Quantitative Measurements with IR Cameras
For best results, IR camera users need to think carefully about the type of measurements they need to make, and then be proactive in the camera’s calibration process. Of course, the first step is selecting a camera with the appropriate features and software for the application. An understanding of the differences between thermographic and radiometric measurements is very helpful in this regard.
Thermography is a type of infrared imaging in which IR cameras detect radiation in the electromagnetic spectrum with wavelengths from roughly 900 to 14,000 nanometers (0.9–14 μm) and produce images of that radiation. Typically, this imaging is used to measure temperature variations across an object or scene, which can be expressed in degrees Celsius, Fahrenheit, or Kelvin.
Radiometry is the measurement of radiant electromagnetic energy, especially that associated with the IR spectrum. It can be more simply defined as an absolute measurement of radiant flux. The typical unit of measure for imaging radiometry is radiance, which is expressed in units of Watts/(sr-cm2). (The abbreviation “sr” stands for steradian; a non-dimensional geometric ratio expressing the solid (conical) angle that encloses a portion of the surface of a sphere equivalent to the square of the radius.)
In simple terms, one can think of thermography as “how hot” an object is, whereas radiometry is “how much energy” the object is giving off. Although these two concepts are related, they are not the same thing. IR cameras inherently measure irradiance not temperature, but thermography does stem from radiance. When you thermographically calibrate an IR system you are calibrating / measuring based on effective blackbody radiance and temperature. Therefore, the emissivity of the target object you are measuring is vital to achieving accurate temperatures. (Emissivity or emittance is the radiative property of an object relative to a perfect blackbody.)

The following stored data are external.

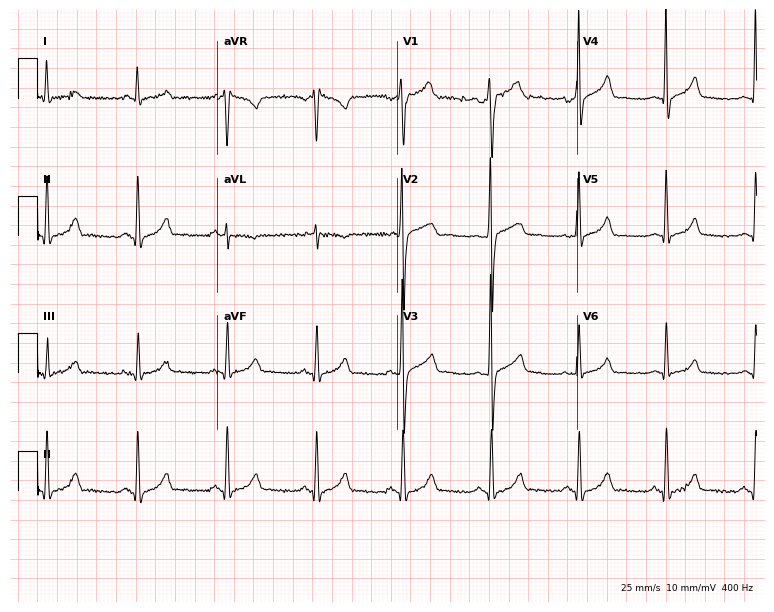
12-lead ECG from a male, 52 years old. Recorded interpretation: within normal limits.
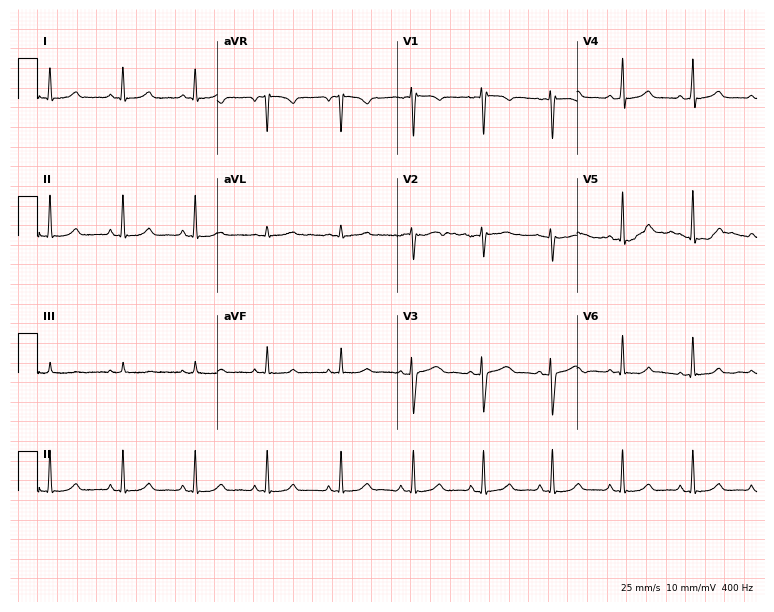
Electrocardiogram, a woman, 27 years old. Of the six screened findings (first-degree AV block, right bundle branch block, left bundle branch block, sinus bradycardia, atrial fibrillation, sinus tachycardia), none is recorded.
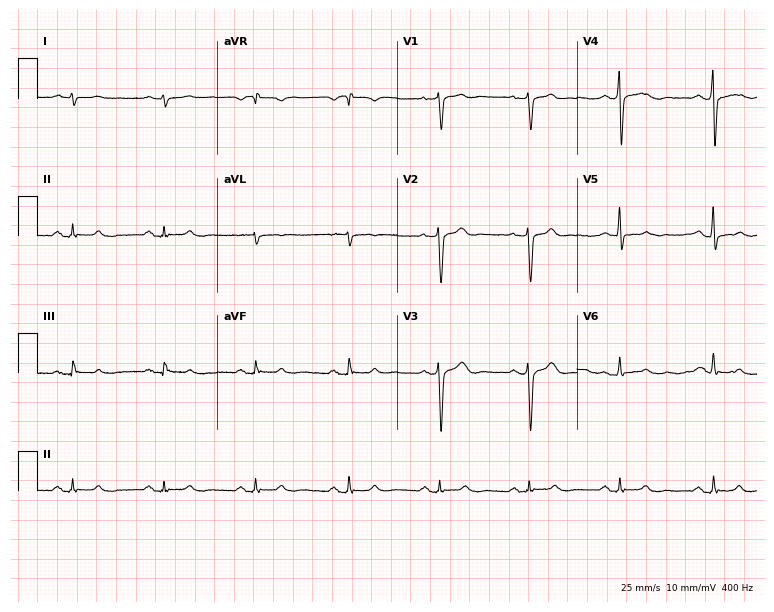
Electrocardiogram, a male, 29 years old. Of the six screened findings (first-degree AV block, right bundle branch block, left bundle branch block, sinus bradycardia, atrial fibrillation, sinus tachycardia), none is recorded. Findings outside these six are not listed.
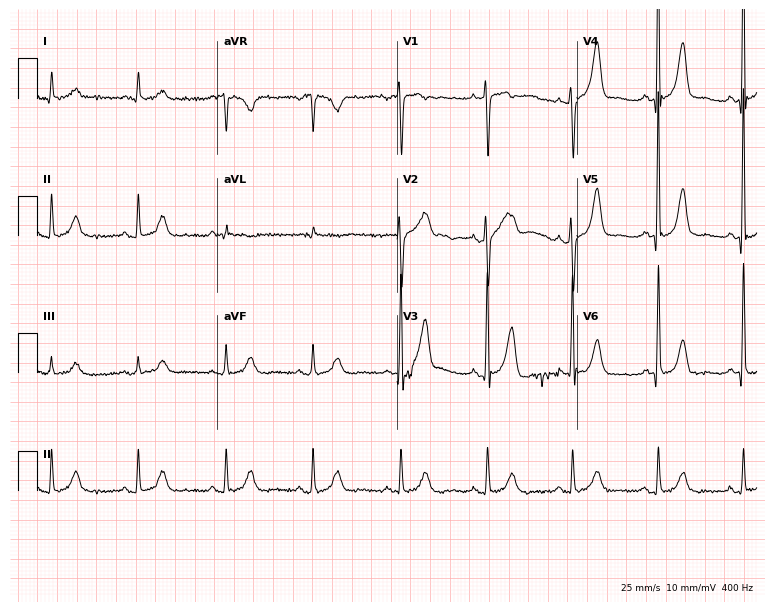
Resting 12-lead electrocardiogram. Patient: a 72-year-old man. Read as a normal ECG.
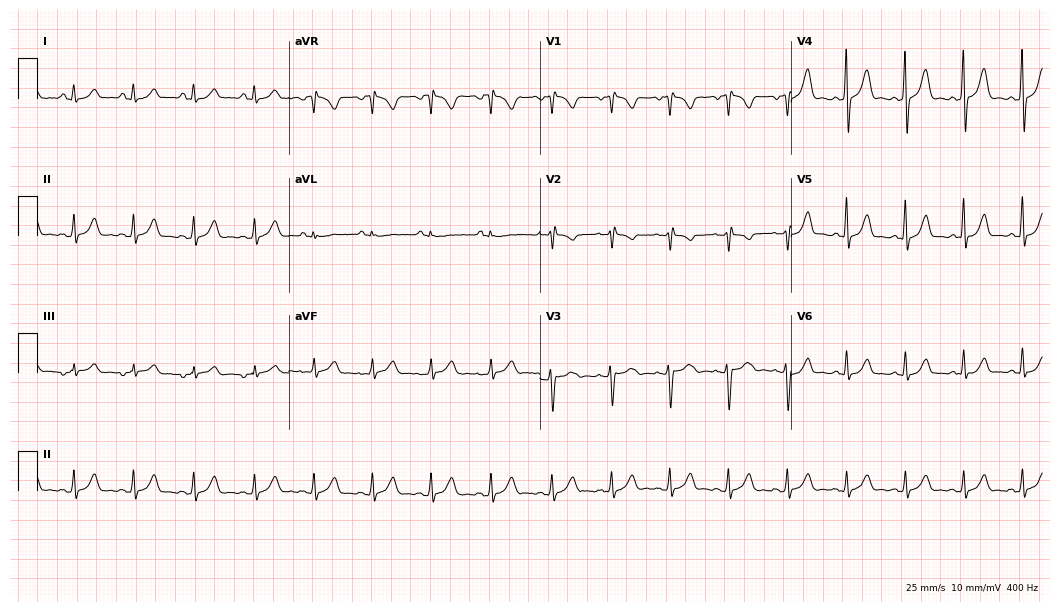
Electrocardiogram, a female patient, 31 years old. Overall reading on record: normal ECG.
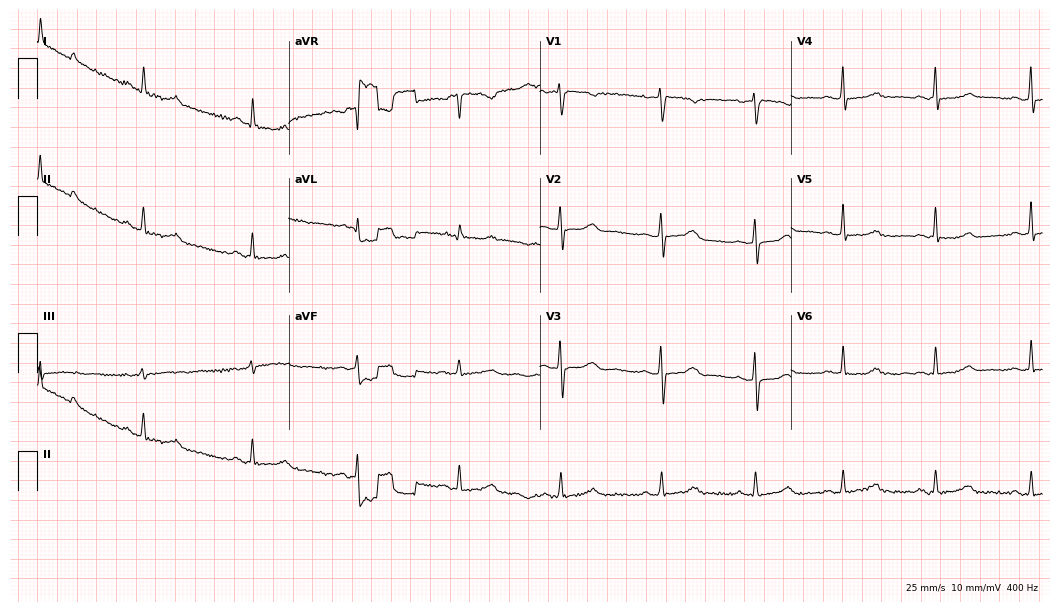
12-lead ECG from a 51-year-old female patient. Labelled as a normal ECG.
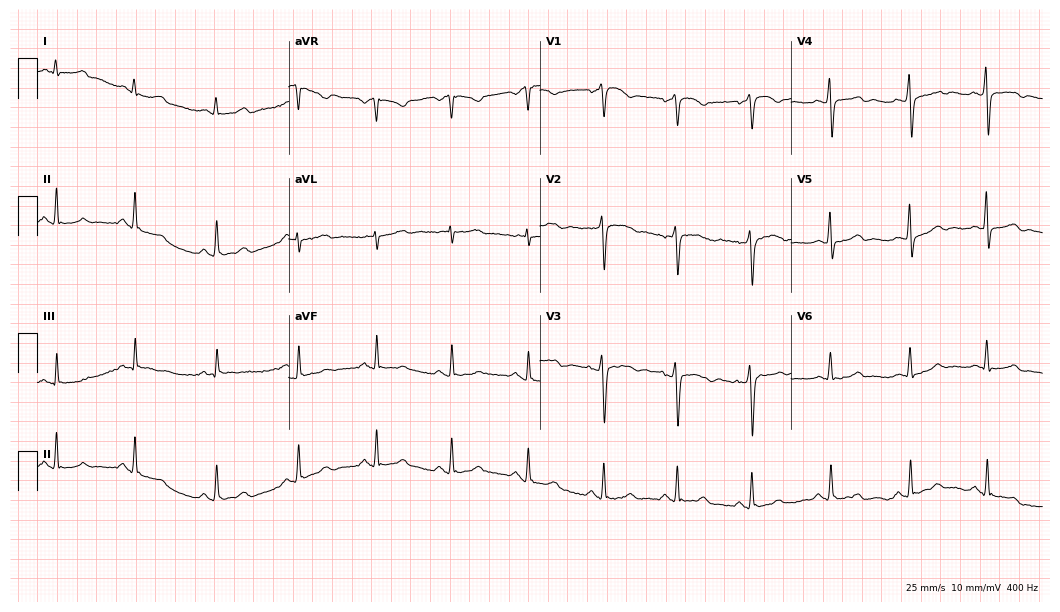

Entry level IR cameras with microbolometer detectors operate according to non-quantum principles. The detectors respond to radiant energy in a way that causes a change of state in the bulk material (e.g., resistance or capacitance). Calibration software in these cameras is oriented toward thermographic imaging and temperature measurements. High-end IR cameras with photon detectors operate according to quantum physics principles. Although they also provide high quality images, their software is typically more sophisticated, allowing accurate measurements of both radiance and temperature.
Some reasons why radiance measurements are important include:
• Given a linear sensor, measured radiance is linear with incident energy. Temperature is non-linear with raw digital image counts, even with a linear sensor...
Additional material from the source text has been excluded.